В один из самых жарких дней, хотя стояла всего лишь вторая половина мая, Рена объявила ему, что беременна. Это он, испугавшись поначалу, воспринял сгоряча то, что она ему сообщила именно так — объявила. Я уже месяц собиралась тебе сказать, произнесла она, будто оправдываясь. Почему же не сказала? — спросил он. Тебе было не до меня, сказала она; и это была правда, потому что порой, и очень часто, он ничего вокруг себя не замечал, не исключая и ее, Рену; да к тому же эта его болезнь, которую он лечил в последнее время. Он все прекрасно понимал и все-таки спросил:

— Тебе кажется, что теперь мне до тебя?

— Я не выдержала, — сказала она тогда, произнесла это очень просто, как констатируют факты.

— Я понимаю, — сказал он, помолчал немного и даже для себя неожиданно выпалил: — Давай поженимся, Рена.

Она отнеслась к его предложению спокойно, даже без всякого почти воодушевления или радости, словно давно привыкла к мысли, что когда-нибудь он скажет это. А он в эту минуту подумал, что действительно странно, ведь они никогда не говорили о женитьбе.

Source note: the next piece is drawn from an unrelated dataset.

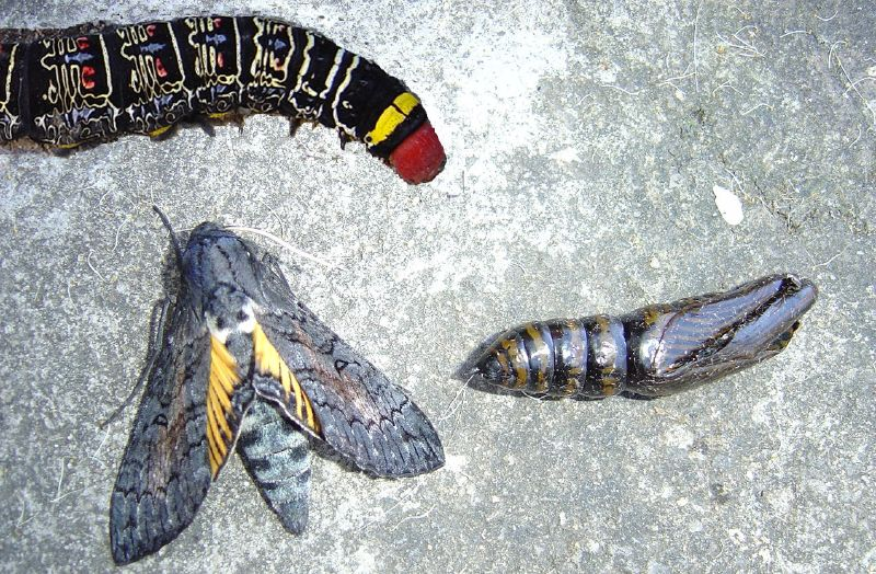 Esta colagem mostra as fases de lagarta, crisálida e mariposa de uma visitante de meu jardim. Especial para minha amiga Ana Valéria não vir a se decepcionar com a dela...
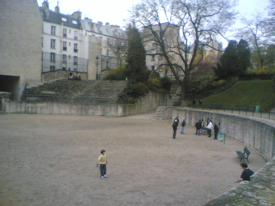 Roman arena in Paris

Но спокойствие, с которым она восприняла его предложение, слегка задело его, и он спросил:

— А что бы ты делала, если б я не предложил пожениться?

Она неопределенно пожала плечами.

— Ничего, — сказала она. — Жила бы дальше…

— Нет, я спрашиваю о твоем состоянии… О ребенке…

— Я давно уже решила, — сказала она и замолчала вдруг.

— Что именно? — спросил он.

— Решила оставить ребенка, — сказала Рена. — И можешь не тратить понапрасну сил, ты меня не отговоришь.

— Я и не собирался, — сказал он как-то слишком уж вяло.

Рена поговорила с родителями. Отец ее категорически от казал, лишь только увидел Закира, сославшись в кругу семьи, когда ушел Закир, на то, что не раз встречал этого парня в кругу сомнительных типов, бандитского вида ребят, когда после работы своим обычным маршрутом возвращался домой… Да и отец его, как сам он сообщил, в тюрьме сидит, так что… Напрасно Рена уговаривала его, напрасно убеждала, что Закир с отцом — это совершенно разные люди и что хулиганское прошлое не помешает ему теперь, когда он решил для себя твердо вернуться на правильный путь, — отец Рены оставался непреклонным.

Мать металась между ними, не зная, к кому примкнуть окончательно, поддерживая попеременно то дочь, то мужа. Разразился скандал.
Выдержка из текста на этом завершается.